» Data
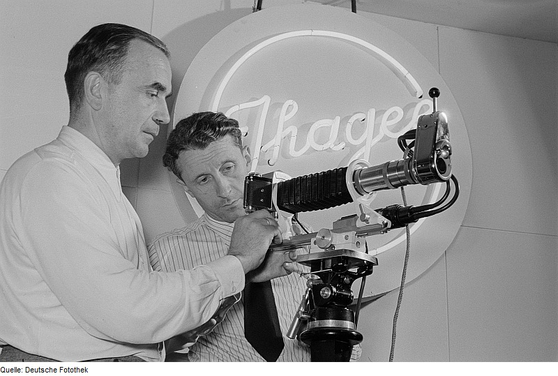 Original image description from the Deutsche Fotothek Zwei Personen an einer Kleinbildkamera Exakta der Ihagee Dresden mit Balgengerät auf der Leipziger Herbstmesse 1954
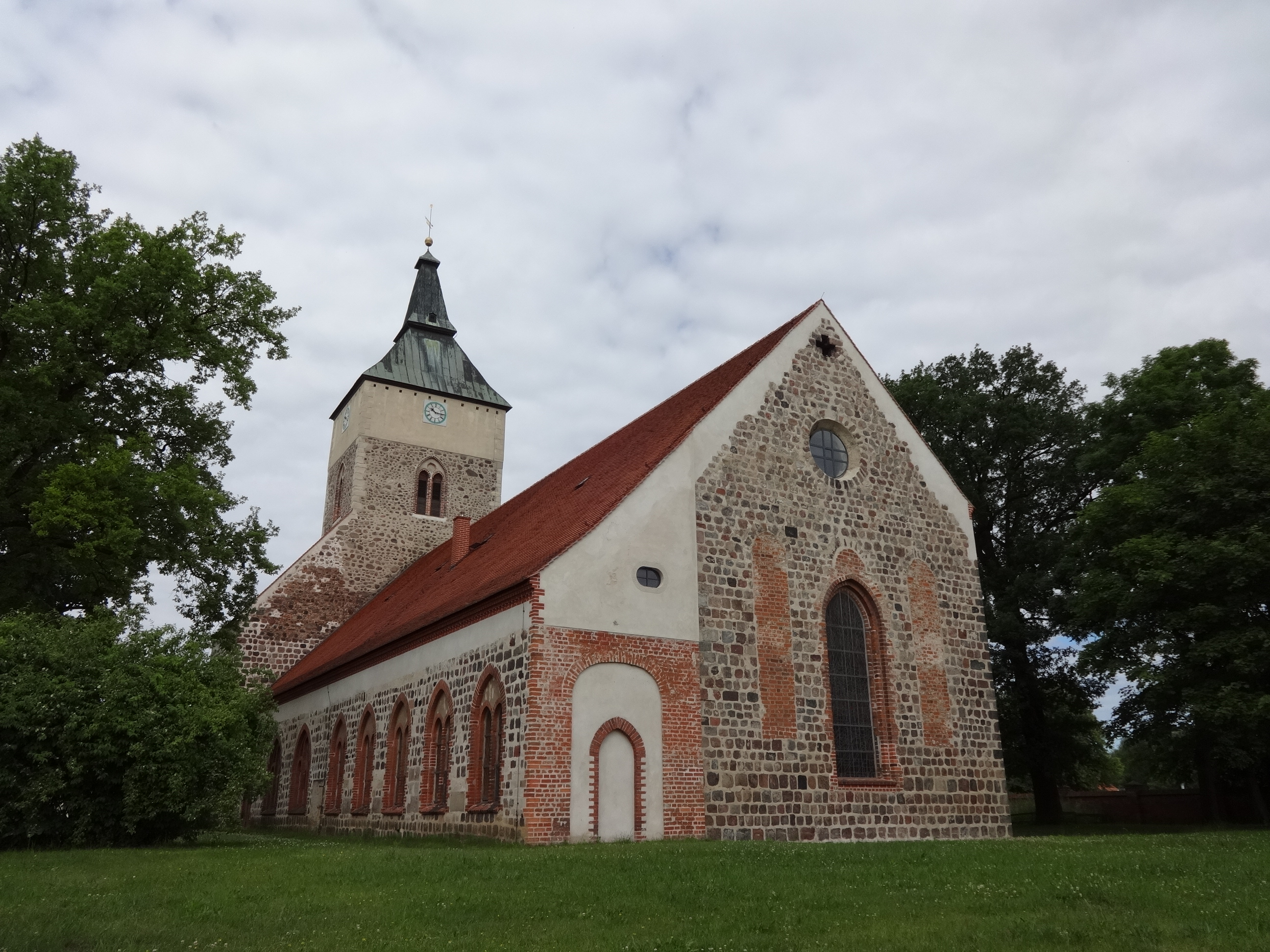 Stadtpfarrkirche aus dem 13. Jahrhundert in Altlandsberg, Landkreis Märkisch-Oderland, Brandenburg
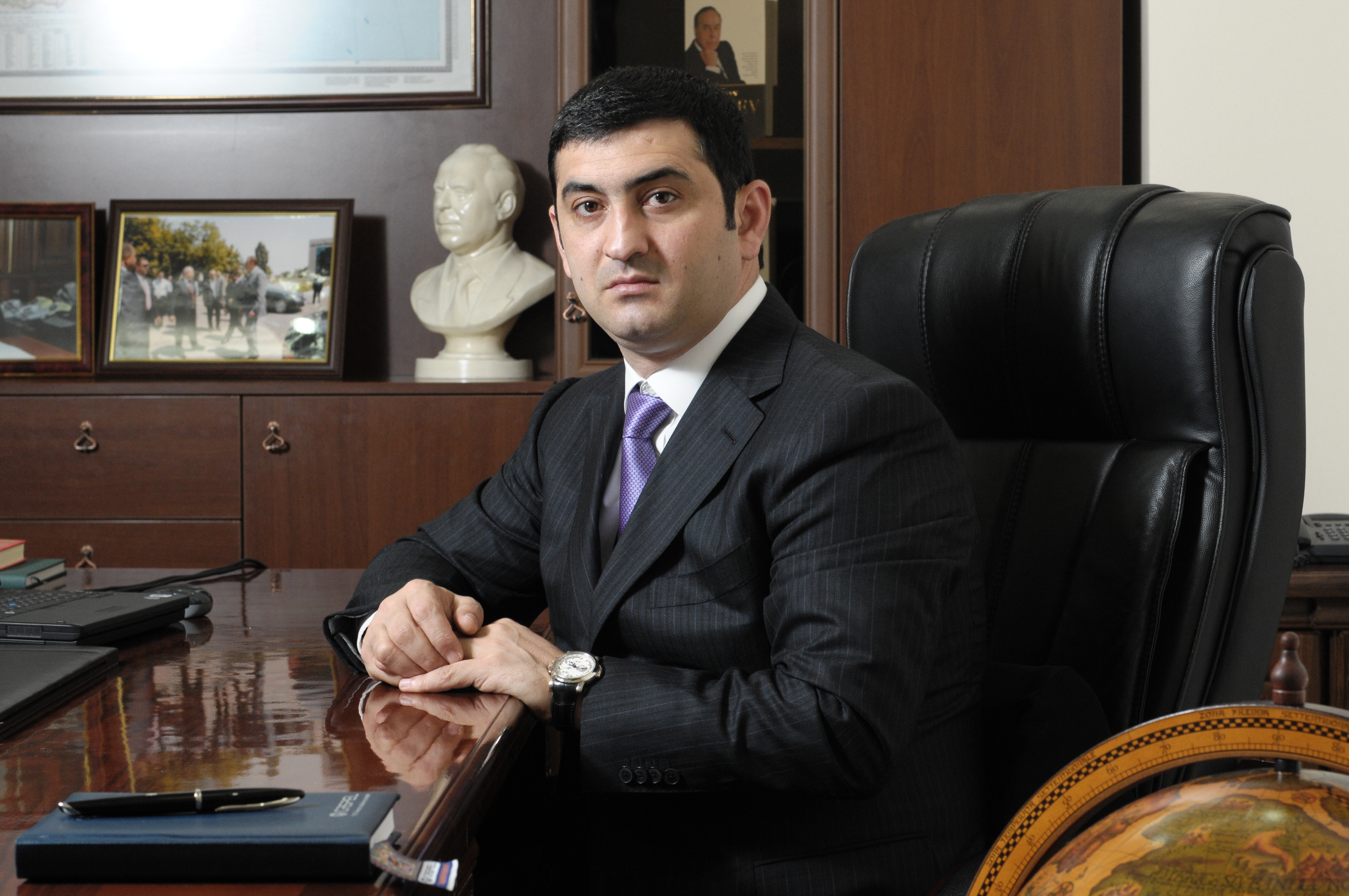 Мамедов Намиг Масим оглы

» Goal of the exercise
Without including any pictures, copy every line above exactly.

» Task response
 Original image description from the Deutsche Fotothek Zwei Personen an einer Kleinbildkamera Exakta der Ihagee Dresden mit Balgengerät auf der Leipziger Herbstmesse 1954
 Stadtpfarrkirche aus dem 13. Jahrhundert in Altlandsberg, Landkreis Märkisch-Oderland, Brandenburg
 Мамедов Намиг Масим оглы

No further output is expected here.